━━━ Collected data ━━━

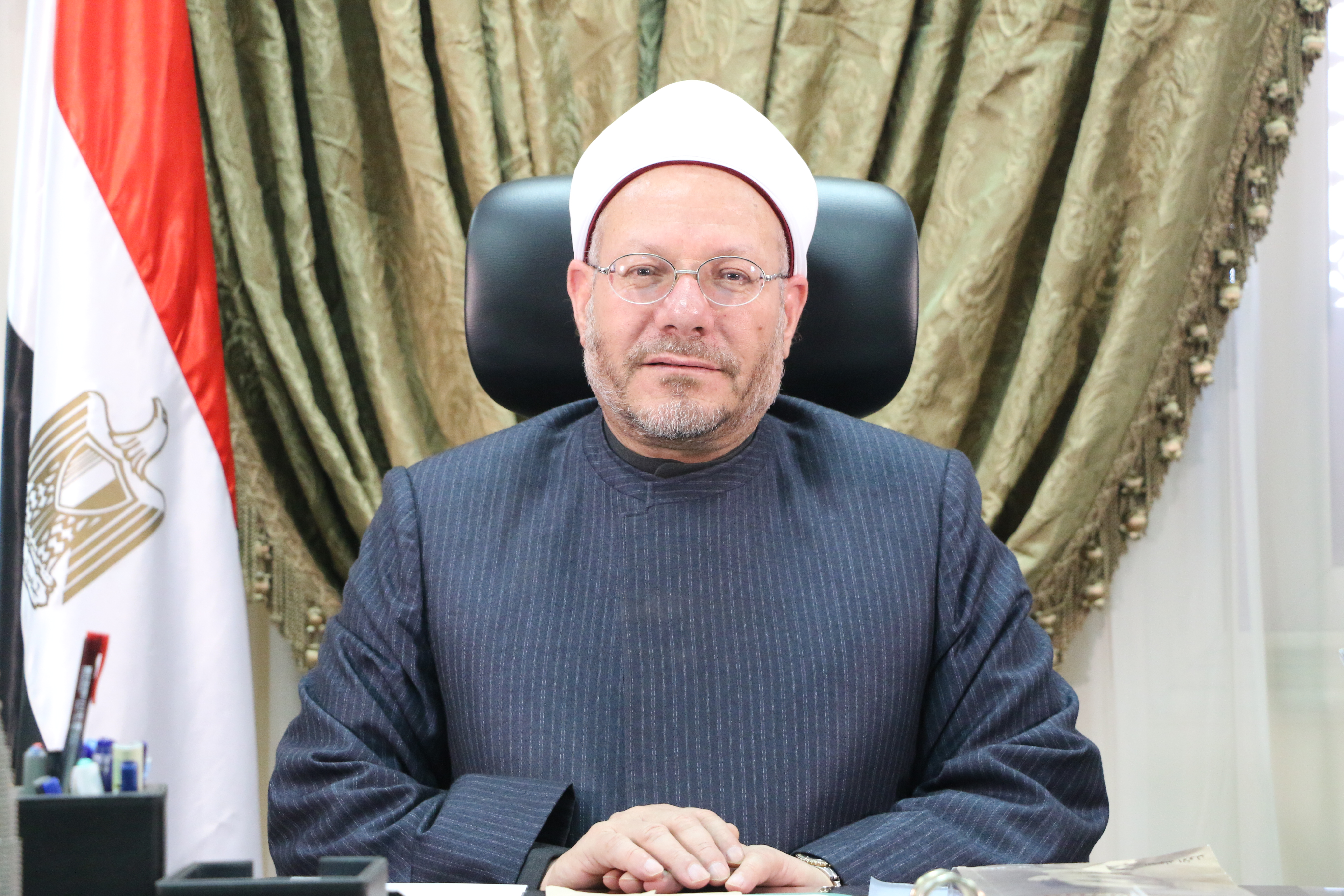 أ.د شوقي علام مفتي الجمهورية
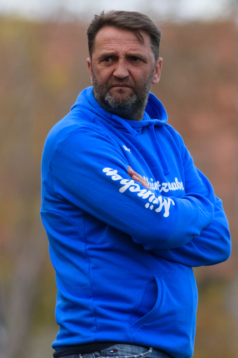 Dragan Terzić als Trainer vom FFC Wacker München; 22. April 2019
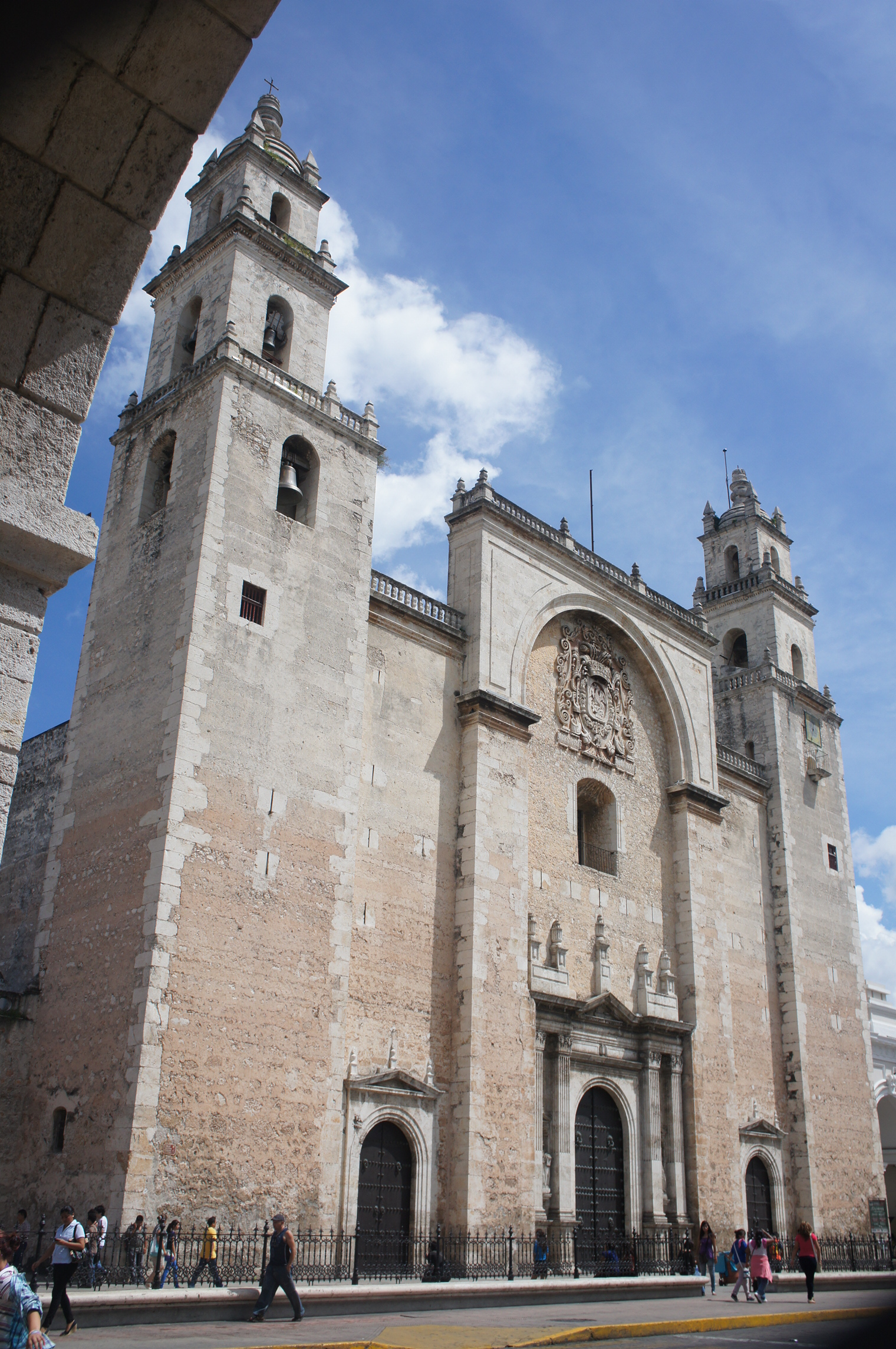 Iglesia localizada en el zócalo de la ciudad de Mérida Yucatán

━━━

Requirement. All of the lines above should be copied exactly, apart from the pictures.

Result for this exercise.
 أ.د شوقي علام مفتي الجمهورية
 Dragan Terzić als Trainer vom FFC Wacker München; 22. April 2019
 Iglesia localizada en el zócalo de la ciudad de Mérida Yucatán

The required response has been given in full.